Ross E. Cheit is a Professor of Political Science and Professor of International and Public Affairs at Brown University’s Watson Institute for International and Public Affairs.

The Witch Hunt Narrative
Himself a victim of child sexual abuse, Cheit is interested in the issue of repressed memory vis-a-vis childhood sexual abuse in cases like McMartin and the Catholic Church sexual abuse cases and put out his theories in the book The Witch-Hunt Narrative: Politics, Psychology, and the Sexual Abuse of Children.
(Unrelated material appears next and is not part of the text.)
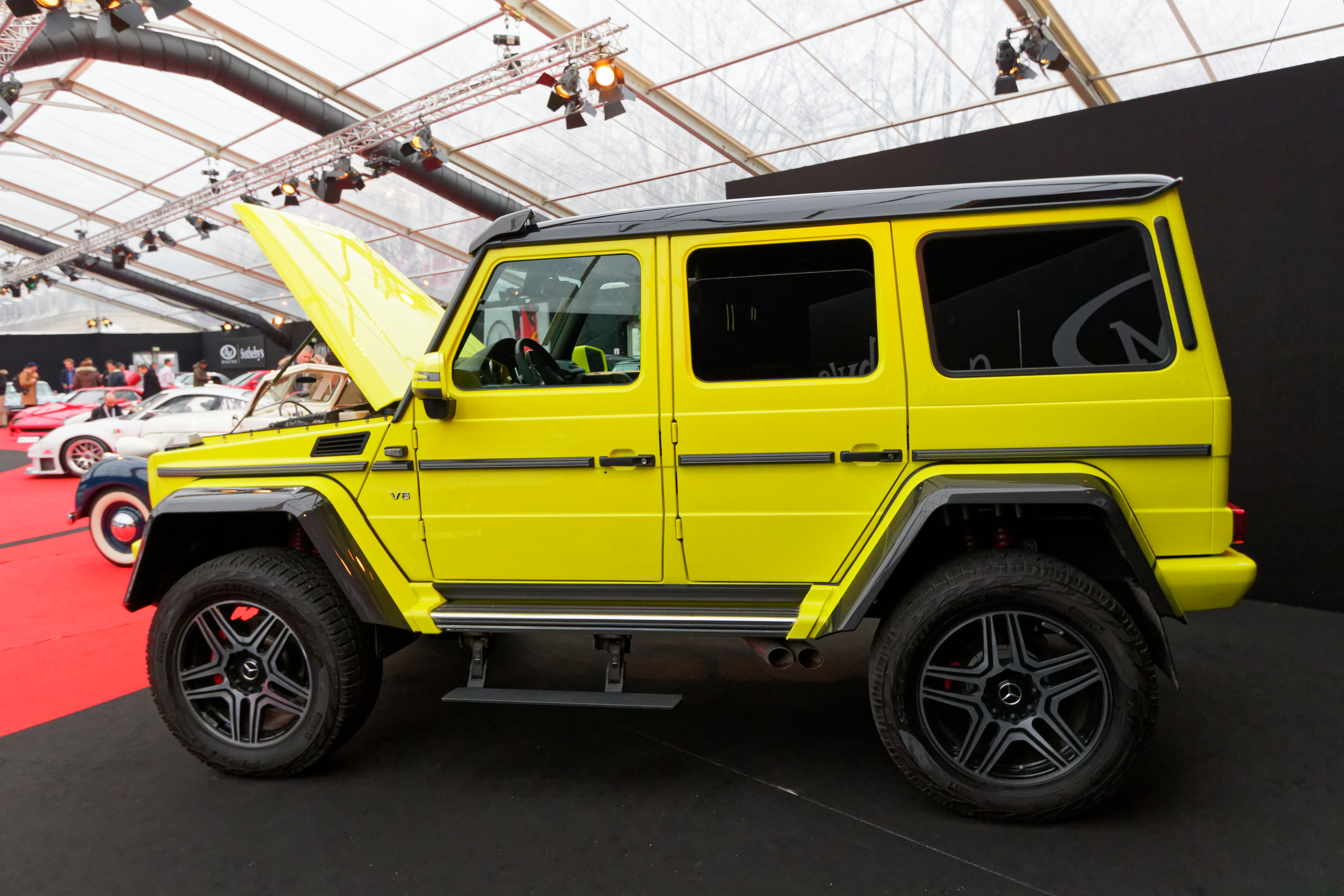 Un véhicule exposé lors de la vente RM Sotheby’s 2018 aux Invalides à Paris.
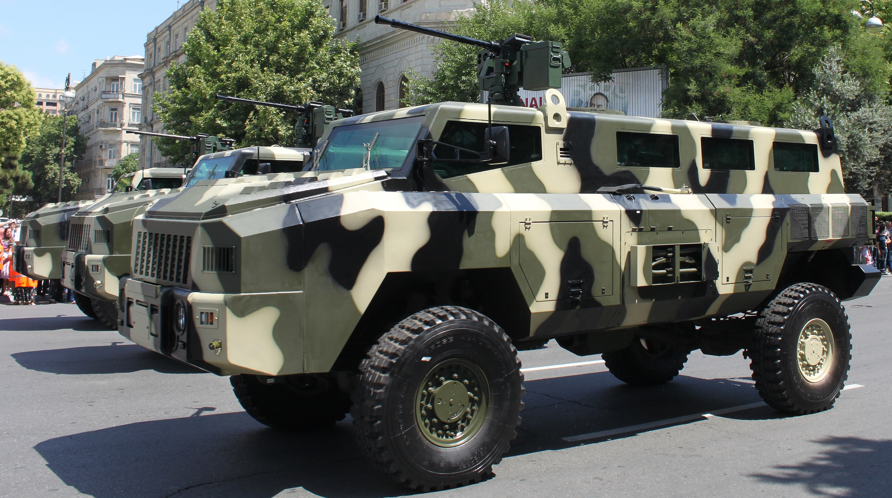 Военный парад в Баку в день вооруженных сил Азербайджана.
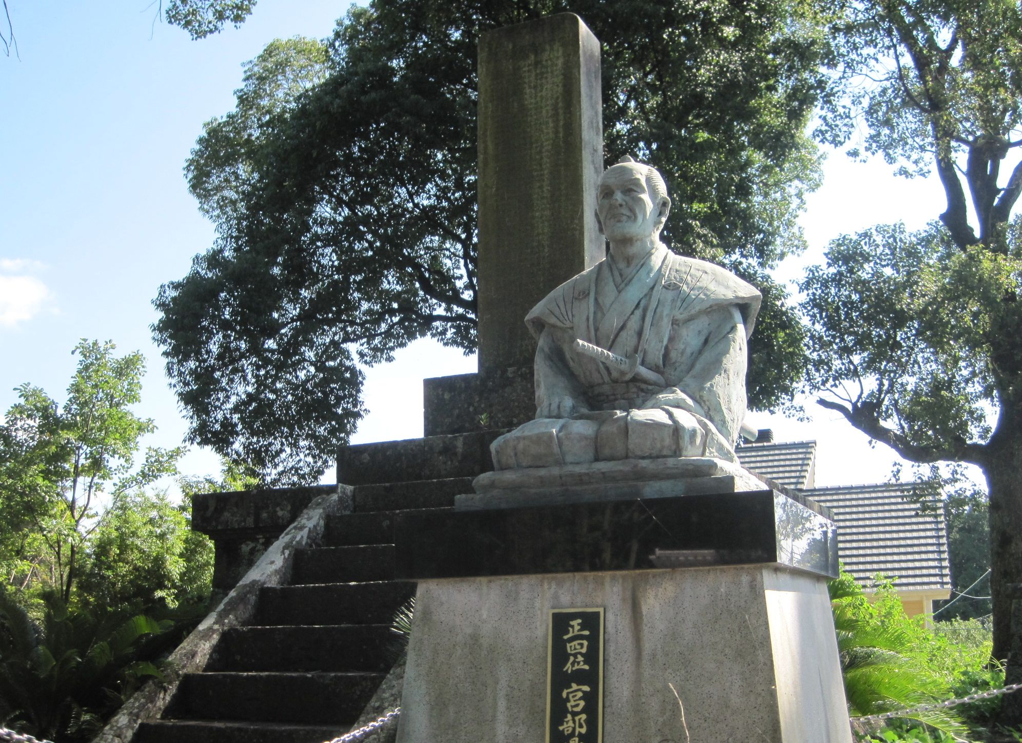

Cheit argues that some of those accused in alleged day-care sex-abuse hysteria cases, including the Country Walk case, the McMartin preschool trial, and the Oak Hill satanic ritual abuse trial, were actually guilty. (The district attorney declared the Oak Hill defendants "actually innocent", so they were compensated for their imprisonment.)  James M. Wood, Debbie Nathan, Richard Beck, and Keith Hampton criticize that Cheit's work "has omitted or mischaracterized important facts or ignored relevant scientific information" and "is often factually inaccurate and tends to make strong assertions without integrating relevant scholarly and scientific information."  KC Johnson writes "Even as [Cheit's] book gives every benefit of the doubt to the investigators and prosecutors ... much of Cheit’s evidence nonetheless portrays the prosecutions as massive miscarriages of justice."

Biography
Cheit graduated from Williams College (1977, political economy and a coordinate major in environmental studies) before earning a Juris Doctor degree and PhD in public policy at the University of California, Berkeley. Before working for Duane, Lyman, and Seltzer, Cheit clerked for Justice Hans Linde of the Oregon Supreme Court. He joined the faculty at Brown in 1987.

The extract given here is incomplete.